Custom Reports let you ask questions of your data that the built-in dashboards don’t answer. “Which technician converts the highest percentage of estimates?” “What’s my profitability per service type by quarter?” The Report Builder is a drag-and-drop interface — pick fields, drop them on rows or columns, run the query. This guide walks the editor anatomy, the templates that cover ~80% of common questions, and the save/export workflow.
Estimated time: 8 minutes
Before You Begin
- Owner, Manager, or any role with Manage Reports permission (Roles, Permissions, and Security)
- A few weeks of operational data — fresh accounts will run reports against empty tables
- A specific question in mind (“how many jobs per tech per week last quarter?”) — Report Builder is more useful when you start with the question than when you start with the fields
Step 1: Open the Report Builder
Click Reports in the left sidebar, or Build Custom Report from the Analytics dashboard. Direct URL: /reports.

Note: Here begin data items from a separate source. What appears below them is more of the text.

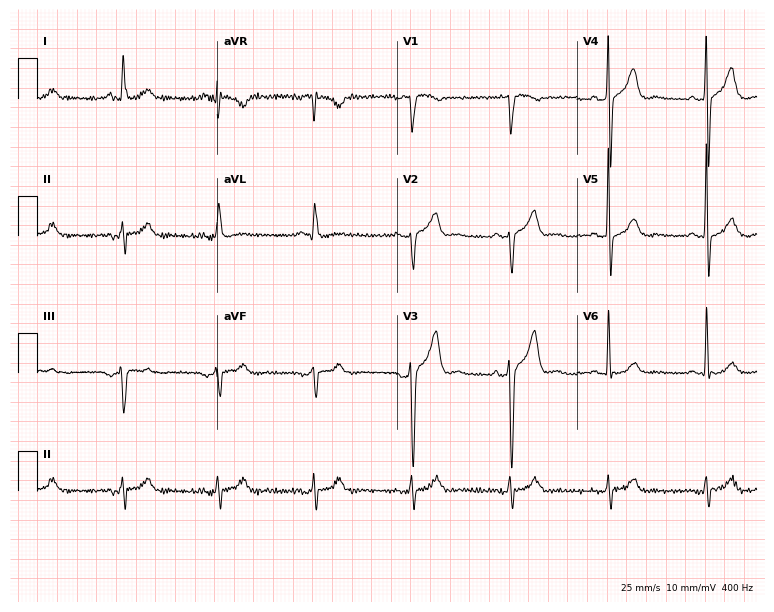
ECG — a man, 78 years old. Labelled as a normal ECG.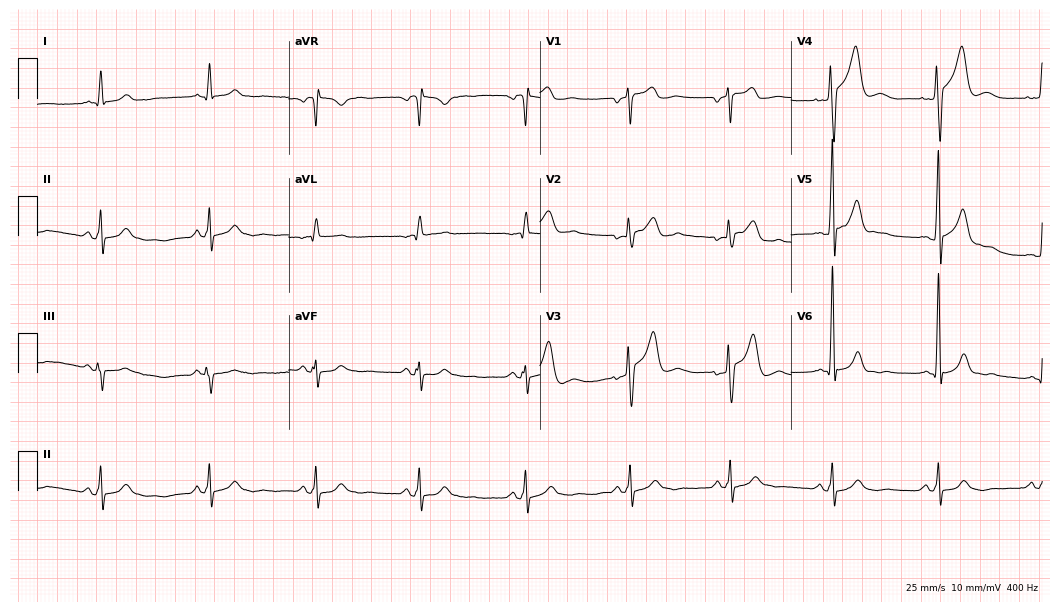
Electrocardiogram (10.2-second recording at 400 Hz), a man, 84 years old. Of the six screened findings (first-degree AV block, right bundle branch block, left bundle branch block, sinus bradycardia, atrial fibrillation, sinus tachycardia), none is recorded. Findings outside these six are not listed.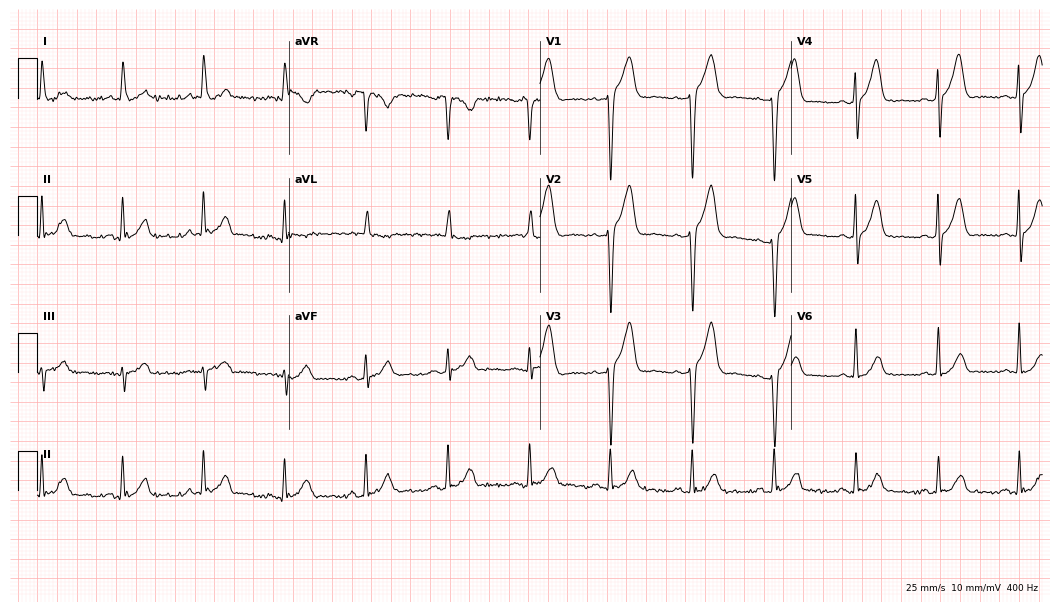
12-lead ECG from an 81-year-old woman (10.2-second recording at 400 Hz). No first-degree AV block, right bundle branch block, left bundle branch block, sinus bradycardia, atrial fibrillation or sinus tachycardia recorded for this tracing. Other findings, if any, are not listed.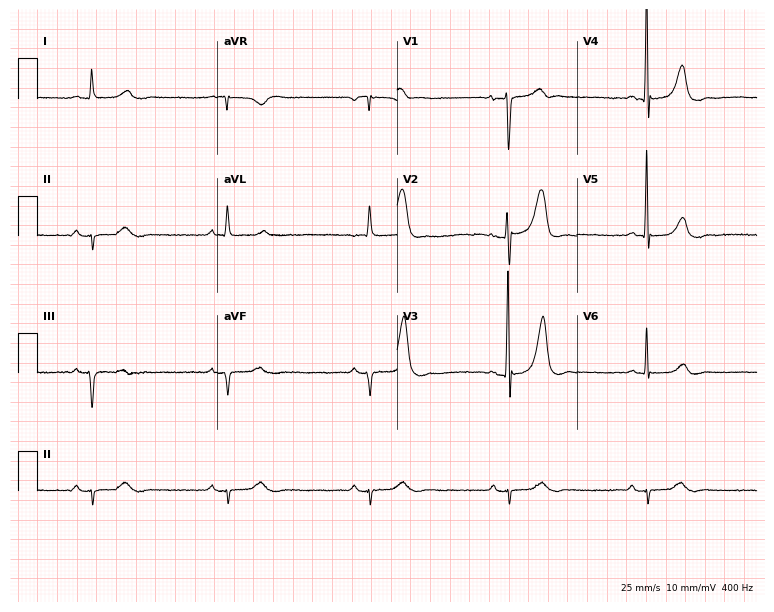
Resting 12-lead electrocardiogram (7.3-second recording at 400 Hz). Patient: an 85-year-old male. The tracing shows sinus bradycardia (a sinus rate of 50 beats per minute or less).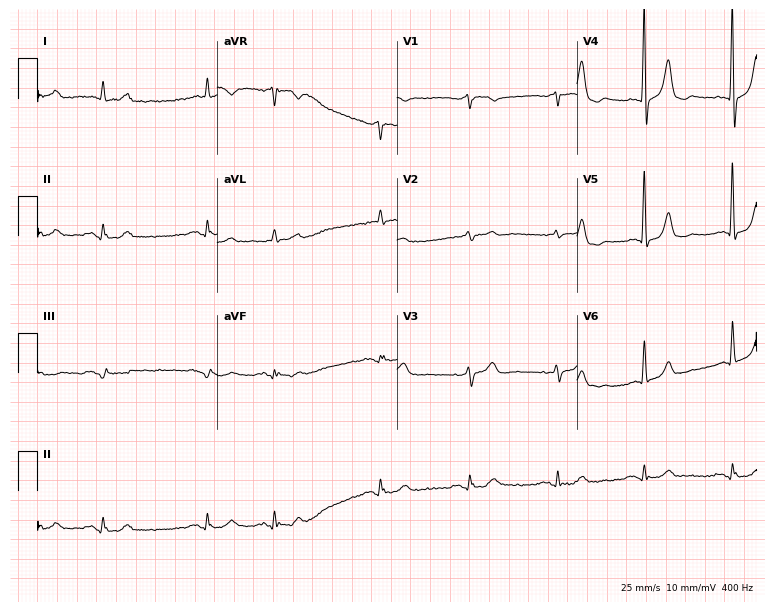
Standard 12-lead ECG recorded from an 81-year-old male patient (7.3-second recording at 400 Hz). None of these six findings is recorded: first-degree AV block, right bundle branch block, left bundle branch block, sinus bradycardia, atrial fibrillation, sinus tachycardia. Only these six findings were labelled.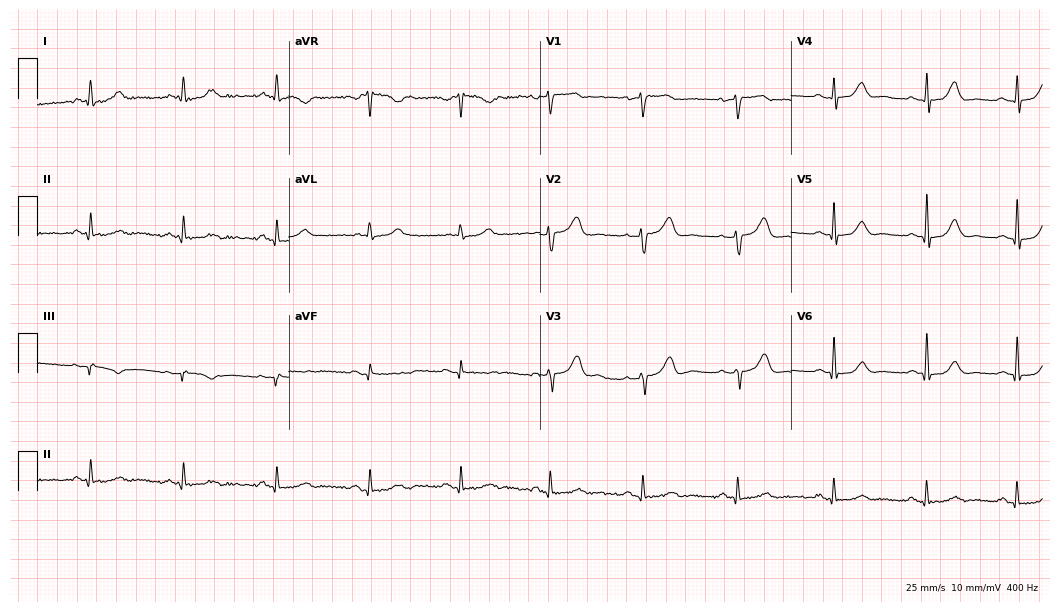
Resting 12-lead electrocardiogram (10.2-second recording at 400 Hz). Patient: a 44-year-old woman. Read as a normal ECG.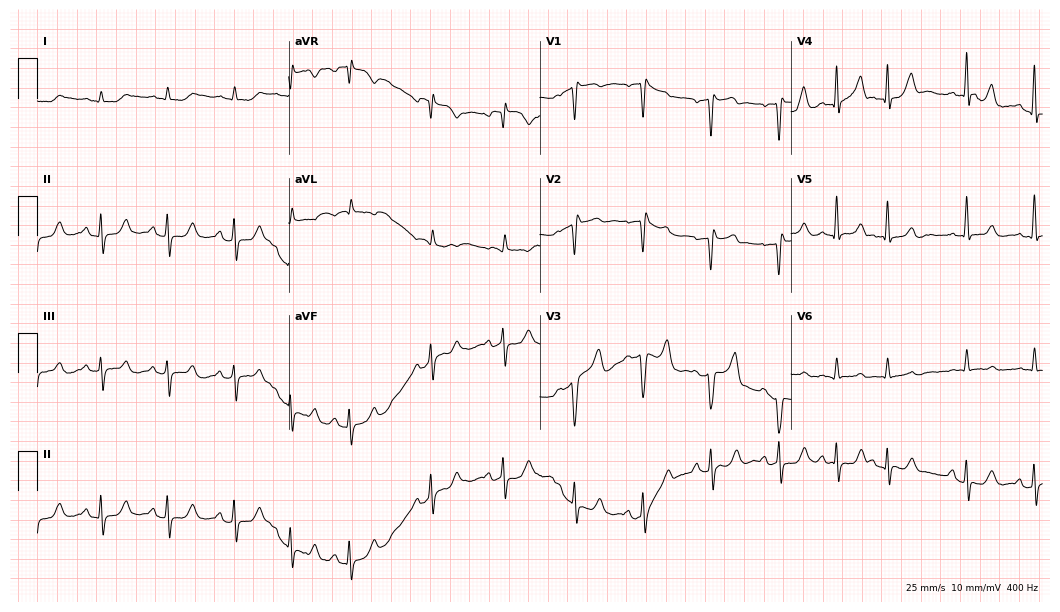
ECG — a 66-year-old male patient. Screened for six findings — first-degree AV block, right bundle branch block (RBBB), left bundle branch block (LBBB), sinus bradycardia, atrial fibrillation (AF), sinus tachycardia — none is recorded. Findings outside these six are not listed.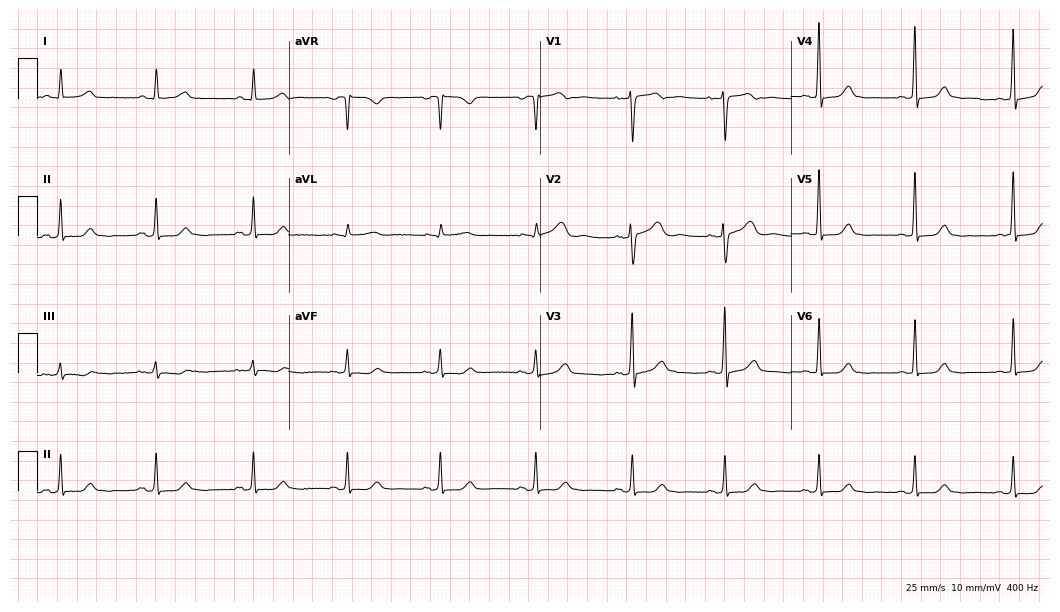
Electrocardiogram, a female patient, 57 years old. Of the six screened findings (first-degree AV block, right bundle branch block (RBBB), left bundle branch block (LBBB), sinus bradycardia, atrial fibrillation (AF), sinus tachycardia), none is recorded.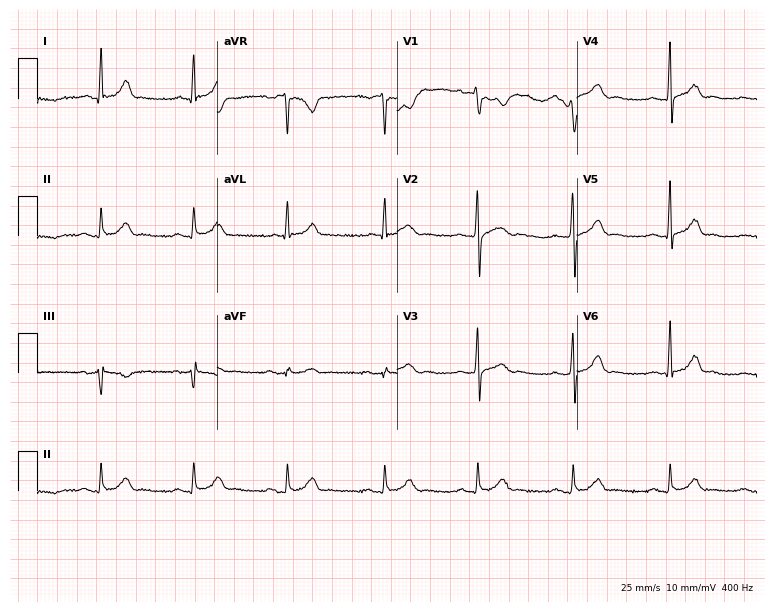
Standard 12-lead ECG recorded from a male, 44 years old (7.3-second recording at 400 Hz). None of these six findings is recorded: first-degree AV block, right bundle branch block, left bundle branch block, sinus bradycardia, atrial fibrillation, sinus tachycardia.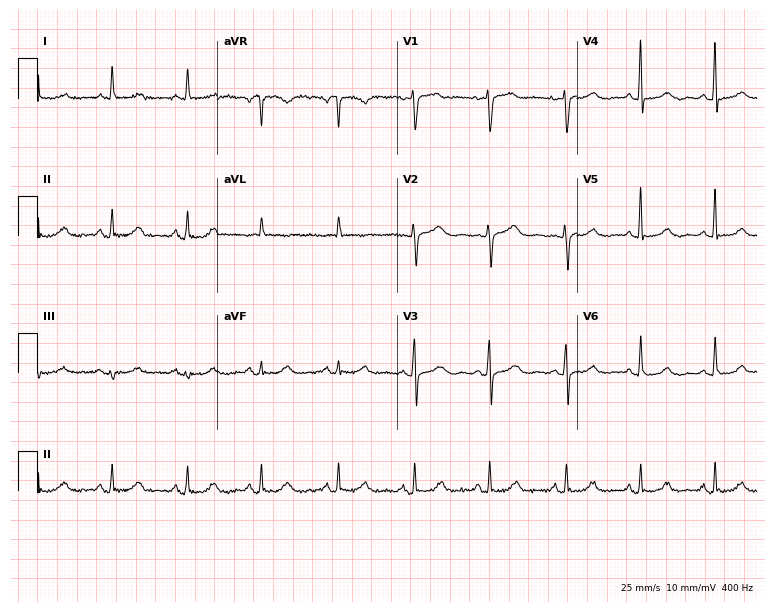
Resting 12-lead electrocardiogram (7.3-second recording at 400 Hz). Patient: a 58-year-old female. None of these six findings is recorded: first-degree AV block, right bundle branch block, left bundle branch block, sinus bradycardia, atrial fibrillation, sinus tachycardia. Other findings, if any, are not listed.

The page is a full-screen drag-and-drop editor.
The page is split into three vertical zones:
- Left rail — Available Fields (grouped by category), Report Templates, AI Suggestions
- Center — drop zones for Columns (Measures), Rows (Dimensions), and Filters
- Top toolbar — time-range pills (7D / 30D / 90D / Ytd), Run / Save / Export, undo/clear
Step 2: Understand the model
Two concepts drive every report:
- Dimensions (rows) — how data is grouped. Date, technician, service type, customer segment, property — anything you’d put on the X axis of a chart.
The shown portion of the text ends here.